Ida be fiver foot nine inch tall human of reddish like hair en blue eyes like da ocean wavings.  I'm wirery of sorts as fer mercenary types go ida be guessing.  And me Tymorian gift of virtue with me bow remains to da day a safe gamble with yer silver.  Ya they call on me and speakith me name: Saren (of the Moonshae)

Before ye now ida guess you soon hear me weary tales of misadventure and party blight.  None as stupedously stupid as me recently battled tale though.  And itabe like so...

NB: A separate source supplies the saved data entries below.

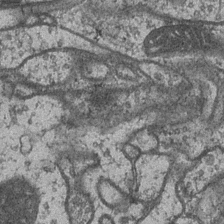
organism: Drosophila
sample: Optic medulla
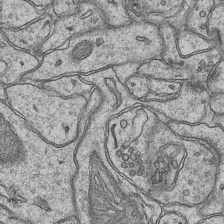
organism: Mouse
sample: CA1 Hippocampus
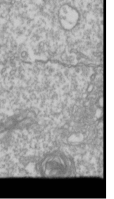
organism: Drosophila
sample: Cell division; meiosis; drosophila spermatocytes
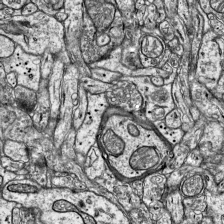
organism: Mouse
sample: Visual Cortex
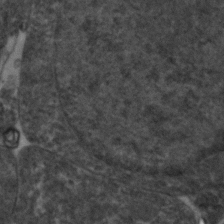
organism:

...It all started on a bet of skulls in Caer Corewell.  I lost the bet and was told ta leave.  So with the ticket dey gave me I passaged da ocean and met a butch northener frum Ironkeep.  She rallied herself by da name of Tanzi.  Travel taken through Balder's Gate and beyond met us up with a Tymorian priest and a wizard with a blue hand,a chain fighter and a wizard with a raven.
With delight and glee we adventured an old sunken citadel infested with Beshabas vile.  We survived minus the wizard with the raven whom mysteriously disappeared in the darkness and was never seen forth so.  Frum there weda be ventured an older place in the cold snow of the wintery mountains called Glitterhaum.   And minus the wizard with the blue hand on our first attempt.  And a wee guy we called King Meepo was slain near those moments as well.  And minus our horses and me donkey on our seconde attempt.  Not to mention all me gear in da saddlem bags.  And finaly on me third attempt we all entered down da damn chimney.  So thatabe when me luck expired.  Frum that point ida be saving the party continuosly, ida be burning as me comrads be fanning the flame, Ida be slipen over waterfalls and surviving and saving the party yet again only to have them panic and attack me body as ida be prying blood-sucking birds frum me back.  And like I said, that was only the begining...


----------



## Dalan (Feb 9, 2002)

Saren buddy, we really need to look into a common as a second language course for you next time we visit Arabel.


----------